> [PROBLEM REQUIREMENTS] Every entry below should be repeated exactly; the pictures should not.

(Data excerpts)
============

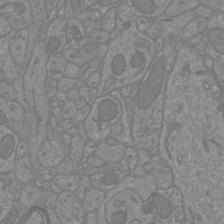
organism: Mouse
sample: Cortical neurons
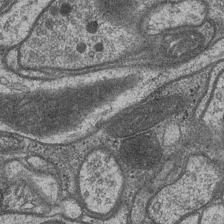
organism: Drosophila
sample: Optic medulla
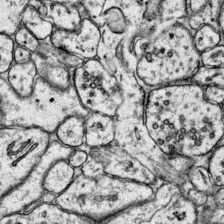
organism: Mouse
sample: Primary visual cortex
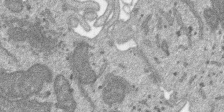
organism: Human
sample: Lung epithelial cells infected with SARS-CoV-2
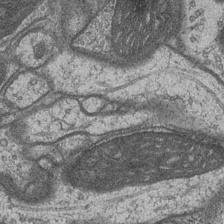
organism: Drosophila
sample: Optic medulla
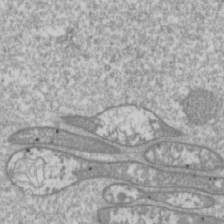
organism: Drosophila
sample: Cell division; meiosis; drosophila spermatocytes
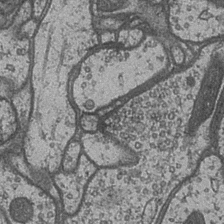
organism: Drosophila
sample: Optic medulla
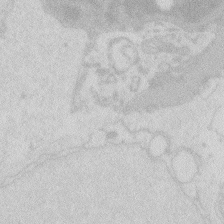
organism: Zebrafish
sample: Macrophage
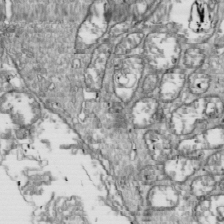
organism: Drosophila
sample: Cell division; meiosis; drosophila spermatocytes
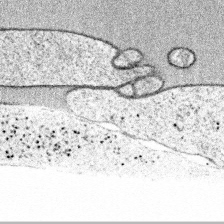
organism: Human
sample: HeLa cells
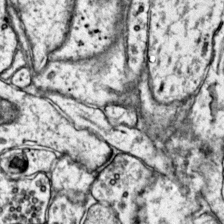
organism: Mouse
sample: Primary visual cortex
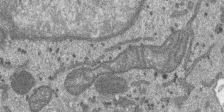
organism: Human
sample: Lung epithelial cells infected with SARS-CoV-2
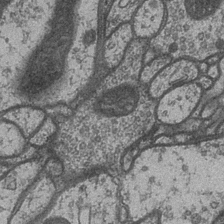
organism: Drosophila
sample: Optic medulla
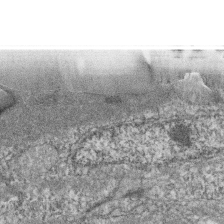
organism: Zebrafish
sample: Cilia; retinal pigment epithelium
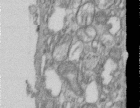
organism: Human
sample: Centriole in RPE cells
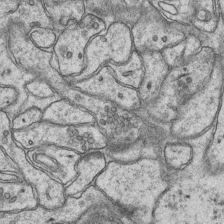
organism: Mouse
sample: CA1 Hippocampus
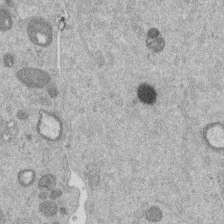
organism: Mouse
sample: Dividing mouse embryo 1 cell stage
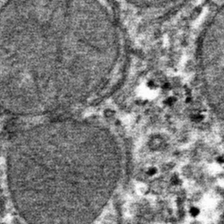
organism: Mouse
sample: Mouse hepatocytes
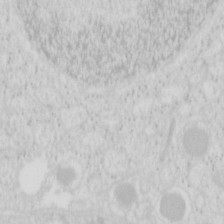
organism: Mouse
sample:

============

> [FINISHED EXERCISE]
organism: Mouse
sample: Cortical neurons
organism: Drosophila
sample: Optic medulla
organism: Mouse
sample: Primary visual cortex
organism: Human
sample: Lung epithelial cells infected with SARS-CoV-2
organism: Drosophila
sample: Optic medulla
organism: Drosophila
sample: Cell division; meiosis; drosophila spermatocytes
organism: Drosophila
sample: Optic medulla
organism: Zebrafish
sample: Macrophage
organism: Drosophila
sample: Cell division; meiosis; drosophila spermatocytes
organism: Human
sample: HeLa cells
organism: Mouse
sample: Primary visual cortex
organism: Human
sample: Lung epithelial cells infected with SARS-CoV-2
organism: Drosophila
sample: Optic medulla
organism: Zebrafish
sample: Cilia; retinal pigment epithelium
organism: Human
sample: Centriole in RPE cells
organism: Mouse
sample: CA1 Hippocampus
organism: Mouse
sample: Dividing mouse embryo 1 cell stage
organism: Mouse
sample: Mouse hepatocytes
organism: Mouse
sample:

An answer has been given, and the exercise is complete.